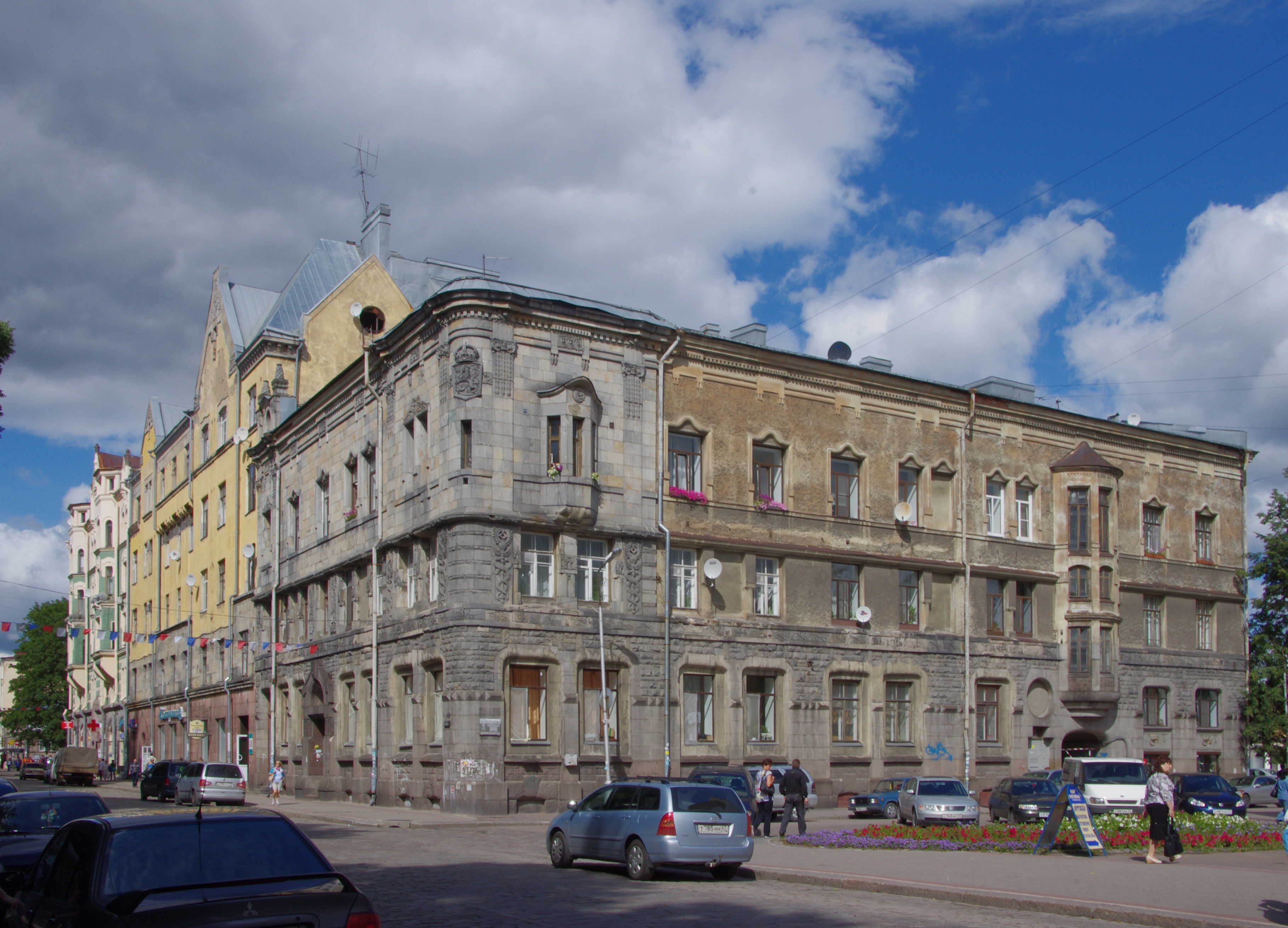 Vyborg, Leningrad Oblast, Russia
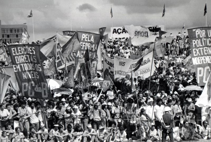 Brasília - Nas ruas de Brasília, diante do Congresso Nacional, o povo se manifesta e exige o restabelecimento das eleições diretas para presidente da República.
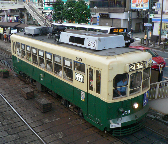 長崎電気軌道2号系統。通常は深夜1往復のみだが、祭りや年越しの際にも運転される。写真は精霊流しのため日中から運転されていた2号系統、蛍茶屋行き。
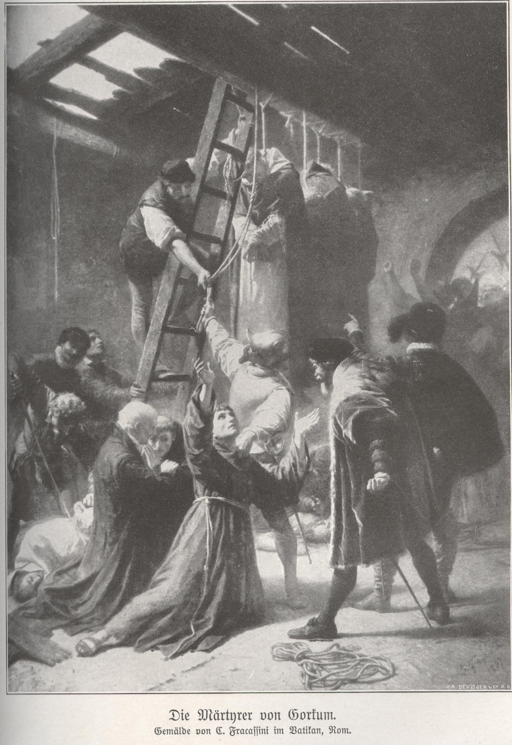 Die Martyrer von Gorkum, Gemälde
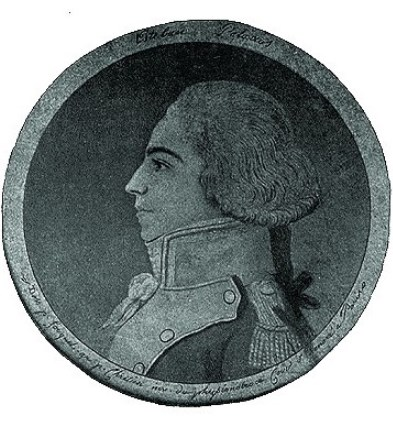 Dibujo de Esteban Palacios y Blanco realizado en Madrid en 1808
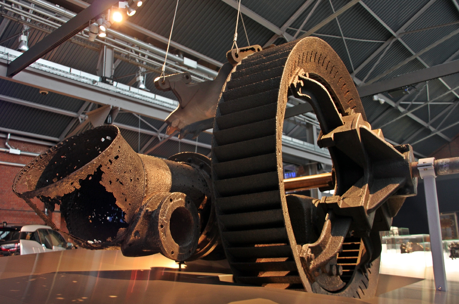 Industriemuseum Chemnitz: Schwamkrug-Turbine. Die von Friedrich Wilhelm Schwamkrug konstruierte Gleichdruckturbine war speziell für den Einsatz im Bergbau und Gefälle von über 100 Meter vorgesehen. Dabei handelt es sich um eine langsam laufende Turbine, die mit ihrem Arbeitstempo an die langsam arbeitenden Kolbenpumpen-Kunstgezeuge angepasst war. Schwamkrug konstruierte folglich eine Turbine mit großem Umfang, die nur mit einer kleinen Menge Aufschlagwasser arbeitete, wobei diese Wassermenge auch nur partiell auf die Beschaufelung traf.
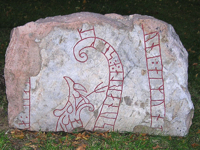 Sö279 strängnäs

■ ■ ■ ■

> _How to complete this task_:
The data above should be set down again exactly, with the pictures omitted.

> _Solution_:
 Vyborg, Leningrad Oblast, Russia
 Brasília - Nas ruas de Brasília, diante do Congresso Nacional, o povo se manifesta e exige o restabelecimento das eleições diretas para presidente da República.
 長崎電気軌道2号系統。通常は深夜1往復のみだが、祭りや年越しの際にも運転される。写真は精霊流しのため日中から運転されていた2号系統、蛍茶屋行き。
 Die Martyrer von Gorkum, Gemälde
 Dibujo de Esteban Palacios y Blanco realizado en Madrid en 1808
 Industriemuseum Chemnitz: Schwamkrug-Turbine. Die von Friedrich Wilhelm Schwamkrug konstruierte Gleichdruckturbine war speziell für den Einsatz im Bergbau und Gefälle von über 100 Meter vorgesehen. Dabei handelt es sich um eine langsam laufende Turbine, die mit ihrem Arbeitstempo an die langsam arbeitenden Kolbenpumpen-Kunstgezeuge angepasst war. Schwamkrug konstruierte folglich eine Turbine mit großem Umfang, die nur mit einer kleinen Menge Aufschlagwasser arbeitete, wobei diese Wassermenge auch nur partiell auf die Beschaufelung traf.
 Sö279 strängnäs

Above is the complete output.